#### What you will do:
Starting at the line below holding "Answer: (D) about 40×" and stopping at the line holding "About 10% of the image", print every line exactly, both ends included, and leave the rest out.

(Data records)

┌──

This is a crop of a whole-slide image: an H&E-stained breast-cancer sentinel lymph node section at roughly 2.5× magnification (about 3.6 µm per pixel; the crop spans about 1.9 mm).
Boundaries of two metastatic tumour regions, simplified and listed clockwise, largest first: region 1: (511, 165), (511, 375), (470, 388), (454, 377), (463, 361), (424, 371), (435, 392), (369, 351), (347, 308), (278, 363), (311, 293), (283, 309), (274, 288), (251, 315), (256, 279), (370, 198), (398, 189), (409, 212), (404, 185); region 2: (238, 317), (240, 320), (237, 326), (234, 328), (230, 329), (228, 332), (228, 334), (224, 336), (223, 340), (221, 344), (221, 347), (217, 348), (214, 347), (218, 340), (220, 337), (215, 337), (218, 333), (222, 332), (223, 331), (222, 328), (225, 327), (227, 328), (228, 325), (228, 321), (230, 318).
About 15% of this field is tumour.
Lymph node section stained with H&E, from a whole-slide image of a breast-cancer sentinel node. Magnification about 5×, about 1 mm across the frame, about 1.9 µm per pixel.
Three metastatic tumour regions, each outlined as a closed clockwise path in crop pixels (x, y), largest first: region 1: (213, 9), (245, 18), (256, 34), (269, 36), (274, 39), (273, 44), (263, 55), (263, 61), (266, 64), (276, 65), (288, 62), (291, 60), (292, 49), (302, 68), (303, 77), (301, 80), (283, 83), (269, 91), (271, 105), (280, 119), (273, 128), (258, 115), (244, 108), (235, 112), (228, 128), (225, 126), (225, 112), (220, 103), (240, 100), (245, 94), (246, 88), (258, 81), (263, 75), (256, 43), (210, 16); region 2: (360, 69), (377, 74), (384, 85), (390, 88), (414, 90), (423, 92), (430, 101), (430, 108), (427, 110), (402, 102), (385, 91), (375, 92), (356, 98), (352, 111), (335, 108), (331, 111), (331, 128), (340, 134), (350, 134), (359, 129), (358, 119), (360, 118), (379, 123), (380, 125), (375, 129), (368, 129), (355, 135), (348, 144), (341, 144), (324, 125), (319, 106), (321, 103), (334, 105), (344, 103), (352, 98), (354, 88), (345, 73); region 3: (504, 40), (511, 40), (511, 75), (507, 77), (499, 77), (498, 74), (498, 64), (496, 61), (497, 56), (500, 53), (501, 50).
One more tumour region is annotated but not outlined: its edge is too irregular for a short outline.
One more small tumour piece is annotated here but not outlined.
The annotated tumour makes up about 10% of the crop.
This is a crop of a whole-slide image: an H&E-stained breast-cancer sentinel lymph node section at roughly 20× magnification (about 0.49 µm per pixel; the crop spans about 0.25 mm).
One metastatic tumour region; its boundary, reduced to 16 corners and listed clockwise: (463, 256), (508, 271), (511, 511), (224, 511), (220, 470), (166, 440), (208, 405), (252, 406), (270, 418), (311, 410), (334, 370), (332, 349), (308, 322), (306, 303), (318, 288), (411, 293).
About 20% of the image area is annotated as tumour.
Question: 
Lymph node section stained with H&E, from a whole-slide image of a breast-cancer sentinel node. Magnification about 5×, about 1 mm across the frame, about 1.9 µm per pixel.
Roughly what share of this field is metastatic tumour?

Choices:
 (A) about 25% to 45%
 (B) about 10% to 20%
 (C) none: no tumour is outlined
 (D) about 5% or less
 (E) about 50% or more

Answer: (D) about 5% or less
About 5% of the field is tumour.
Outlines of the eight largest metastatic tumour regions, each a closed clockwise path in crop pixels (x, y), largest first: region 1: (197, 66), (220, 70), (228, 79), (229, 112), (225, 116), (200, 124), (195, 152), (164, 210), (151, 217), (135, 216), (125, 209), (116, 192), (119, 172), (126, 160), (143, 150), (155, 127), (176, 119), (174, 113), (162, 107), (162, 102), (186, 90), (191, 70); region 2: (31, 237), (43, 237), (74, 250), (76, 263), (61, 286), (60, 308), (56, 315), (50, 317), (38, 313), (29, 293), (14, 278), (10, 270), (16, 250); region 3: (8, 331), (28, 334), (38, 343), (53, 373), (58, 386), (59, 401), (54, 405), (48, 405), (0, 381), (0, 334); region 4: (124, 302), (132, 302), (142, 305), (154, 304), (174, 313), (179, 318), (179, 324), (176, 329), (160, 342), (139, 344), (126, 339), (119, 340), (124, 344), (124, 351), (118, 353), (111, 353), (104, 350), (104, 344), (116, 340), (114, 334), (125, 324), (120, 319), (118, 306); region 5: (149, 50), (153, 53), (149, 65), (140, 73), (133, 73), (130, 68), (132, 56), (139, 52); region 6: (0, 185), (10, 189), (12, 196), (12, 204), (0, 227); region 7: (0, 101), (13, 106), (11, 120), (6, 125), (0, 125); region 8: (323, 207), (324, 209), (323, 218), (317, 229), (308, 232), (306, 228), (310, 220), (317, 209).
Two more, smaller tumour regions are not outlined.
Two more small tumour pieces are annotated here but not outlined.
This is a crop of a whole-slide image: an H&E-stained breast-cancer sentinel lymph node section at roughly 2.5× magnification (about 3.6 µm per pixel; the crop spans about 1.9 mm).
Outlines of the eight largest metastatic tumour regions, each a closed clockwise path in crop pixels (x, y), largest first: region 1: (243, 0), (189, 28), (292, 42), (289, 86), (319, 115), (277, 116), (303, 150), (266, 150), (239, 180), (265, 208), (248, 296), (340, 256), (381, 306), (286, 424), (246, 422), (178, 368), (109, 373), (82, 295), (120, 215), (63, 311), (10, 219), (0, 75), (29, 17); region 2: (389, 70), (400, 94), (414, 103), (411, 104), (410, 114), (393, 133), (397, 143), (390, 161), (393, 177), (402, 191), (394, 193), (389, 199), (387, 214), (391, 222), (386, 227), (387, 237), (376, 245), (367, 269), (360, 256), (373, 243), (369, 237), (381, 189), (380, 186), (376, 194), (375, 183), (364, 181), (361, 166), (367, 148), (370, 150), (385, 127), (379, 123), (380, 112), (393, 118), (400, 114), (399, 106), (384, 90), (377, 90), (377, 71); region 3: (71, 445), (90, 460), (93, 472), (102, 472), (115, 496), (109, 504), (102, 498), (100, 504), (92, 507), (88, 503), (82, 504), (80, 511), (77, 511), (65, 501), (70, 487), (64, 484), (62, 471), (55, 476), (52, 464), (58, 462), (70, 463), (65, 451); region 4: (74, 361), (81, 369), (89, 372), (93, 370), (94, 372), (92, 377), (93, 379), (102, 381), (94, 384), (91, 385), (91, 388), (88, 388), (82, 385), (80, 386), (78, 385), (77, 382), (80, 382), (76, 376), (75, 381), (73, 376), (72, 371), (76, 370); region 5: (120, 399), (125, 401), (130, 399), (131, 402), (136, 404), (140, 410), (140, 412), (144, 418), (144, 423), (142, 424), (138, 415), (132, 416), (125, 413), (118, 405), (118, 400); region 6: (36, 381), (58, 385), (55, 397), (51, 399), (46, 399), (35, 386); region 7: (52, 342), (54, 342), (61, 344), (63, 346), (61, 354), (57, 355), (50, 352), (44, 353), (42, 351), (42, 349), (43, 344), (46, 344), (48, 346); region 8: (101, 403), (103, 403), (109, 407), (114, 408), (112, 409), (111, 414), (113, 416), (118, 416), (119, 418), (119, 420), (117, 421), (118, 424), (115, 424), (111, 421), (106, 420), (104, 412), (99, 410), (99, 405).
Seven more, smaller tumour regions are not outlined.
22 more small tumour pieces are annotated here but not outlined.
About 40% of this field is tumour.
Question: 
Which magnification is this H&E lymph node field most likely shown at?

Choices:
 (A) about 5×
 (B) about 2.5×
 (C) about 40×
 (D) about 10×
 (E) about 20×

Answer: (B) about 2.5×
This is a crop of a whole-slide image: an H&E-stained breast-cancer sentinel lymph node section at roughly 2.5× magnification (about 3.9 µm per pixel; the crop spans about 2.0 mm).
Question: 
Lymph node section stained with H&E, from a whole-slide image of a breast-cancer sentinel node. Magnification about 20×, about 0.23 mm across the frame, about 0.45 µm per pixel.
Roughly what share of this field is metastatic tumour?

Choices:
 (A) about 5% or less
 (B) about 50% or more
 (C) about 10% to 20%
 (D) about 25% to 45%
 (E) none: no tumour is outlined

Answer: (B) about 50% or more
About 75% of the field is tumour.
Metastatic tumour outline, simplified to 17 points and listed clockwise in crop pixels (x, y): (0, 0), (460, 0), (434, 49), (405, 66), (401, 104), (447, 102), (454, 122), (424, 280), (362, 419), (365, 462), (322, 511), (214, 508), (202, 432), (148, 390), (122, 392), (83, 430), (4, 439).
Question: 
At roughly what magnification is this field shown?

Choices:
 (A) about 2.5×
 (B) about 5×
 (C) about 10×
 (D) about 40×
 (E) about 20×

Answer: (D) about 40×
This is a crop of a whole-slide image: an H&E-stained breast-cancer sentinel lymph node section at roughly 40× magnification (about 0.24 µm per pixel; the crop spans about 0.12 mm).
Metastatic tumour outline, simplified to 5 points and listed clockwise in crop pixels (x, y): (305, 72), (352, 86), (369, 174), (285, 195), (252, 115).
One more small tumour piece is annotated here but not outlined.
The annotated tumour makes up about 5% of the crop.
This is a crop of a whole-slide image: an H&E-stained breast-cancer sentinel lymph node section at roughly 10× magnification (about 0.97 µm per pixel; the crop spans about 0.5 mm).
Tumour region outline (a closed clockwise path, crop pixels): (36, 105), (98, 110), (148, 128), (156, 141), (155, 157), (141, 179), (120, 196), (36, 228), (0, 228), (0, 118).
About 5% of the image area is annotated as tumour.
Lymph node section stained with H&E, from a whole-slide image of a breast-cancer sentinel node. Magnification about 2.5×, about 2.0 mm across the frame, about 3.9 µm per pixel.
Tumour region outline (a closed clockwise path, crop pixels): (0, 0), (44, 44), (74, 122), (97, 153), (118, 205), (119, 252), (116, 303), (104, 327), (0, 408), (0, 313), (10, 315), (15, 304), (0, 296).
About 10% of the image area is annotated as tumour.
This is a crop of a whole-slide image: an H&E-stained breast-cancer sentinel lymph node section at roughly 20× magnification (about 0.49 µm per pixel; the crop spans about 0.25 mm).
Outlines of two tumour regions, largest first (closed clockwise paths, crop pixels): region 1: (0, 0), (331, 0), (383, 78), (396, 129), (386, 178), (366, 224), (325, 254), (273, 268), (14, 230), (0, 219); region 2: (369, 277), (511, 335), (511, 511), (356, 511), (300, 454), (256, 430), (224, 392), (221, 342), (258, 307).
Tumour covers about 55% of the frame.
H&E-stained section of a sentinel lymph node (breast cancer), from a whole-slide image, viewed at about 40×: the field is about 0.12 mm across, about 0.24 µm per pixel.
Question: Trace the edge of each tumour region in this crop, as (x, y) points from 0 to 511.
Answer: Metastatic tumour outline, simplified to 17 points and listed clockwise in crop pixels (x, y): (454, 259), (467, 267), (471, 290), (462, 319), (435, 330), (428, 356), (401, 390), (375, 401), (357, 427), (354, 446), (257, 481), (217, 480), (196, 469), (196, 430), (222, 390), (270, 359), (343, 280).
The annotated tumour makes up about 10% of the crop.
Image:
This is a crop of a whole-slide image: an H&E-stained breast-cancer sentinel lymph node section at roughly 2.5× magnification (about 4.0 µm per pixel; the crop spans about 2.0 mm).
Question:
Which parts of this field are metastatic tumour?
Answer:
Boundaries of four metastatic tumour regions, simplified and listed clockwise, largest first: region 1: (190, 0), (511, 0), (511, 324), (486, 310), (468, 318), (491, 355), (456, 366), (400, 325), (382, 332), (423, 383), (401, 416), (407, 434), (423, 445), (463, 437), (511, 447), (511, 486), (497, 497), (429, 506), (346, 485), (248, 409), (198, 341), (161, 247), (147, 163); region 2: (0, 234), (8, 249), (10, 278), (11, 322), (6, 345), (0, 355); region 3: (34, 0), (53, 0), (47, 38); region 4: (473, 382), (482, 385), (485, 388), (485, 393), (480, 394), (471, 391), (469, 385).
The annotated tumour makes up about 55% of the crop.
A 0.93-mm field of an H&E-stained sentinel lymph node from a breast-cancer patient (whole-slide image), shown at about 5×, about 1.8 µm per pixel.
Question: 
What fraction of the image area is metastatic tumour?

└──

#### Result below:
Answer: (D) about 40×
This is a crop of a whole-slide image: an H&E-stained breast-cancer sentinel lymph node section at roughly 40× magnification (about 0.24 µm per pixel; the crop spans about 0.12 mm).
Metastatic tumour outline, simplified to 5 points and listed clockwise in crop pixels (x, y): (305, 72), (352, 86), (369, 174), (285, 195), (252, 115).
One more small tumour piece is annotated here but not outlined.
The annotated tumour makes up about 5% of the crop.
This is a crop of a whole-slide image: an H&E-stained breast-cancer sentinel lymph node section at roughly 10× magnification (about 0.97 µm per pixel; the crop spans about 0.5 mm).
Tumour region outline (a closed clockwise path, crop pixels): (36, 105), (98, 110), (148, 128), (156, 141), (155, 157), (141, 179), (120, 196), (36, 228), (0, 228), (0, 118).
About 5% of the image area is annotated as tumour.
Lymph node section stained with H&E, from a whole-slide image of a breast-cancer sentinel node. Magnification about 2.5×, about 2.0 mm across the frame, about 3.9 µm per pixel.
Tumour region outline (a closed clockwise path, crop pixels): (0, 0), (44, 44), (74, 122), (97, 153), (118, 205), (119, 252), (116, 303), (104, 327), (0, 408), (0, 313), (10, 315), (15, 304), (0, 296).
About 10% of the image area is annotated as tumour.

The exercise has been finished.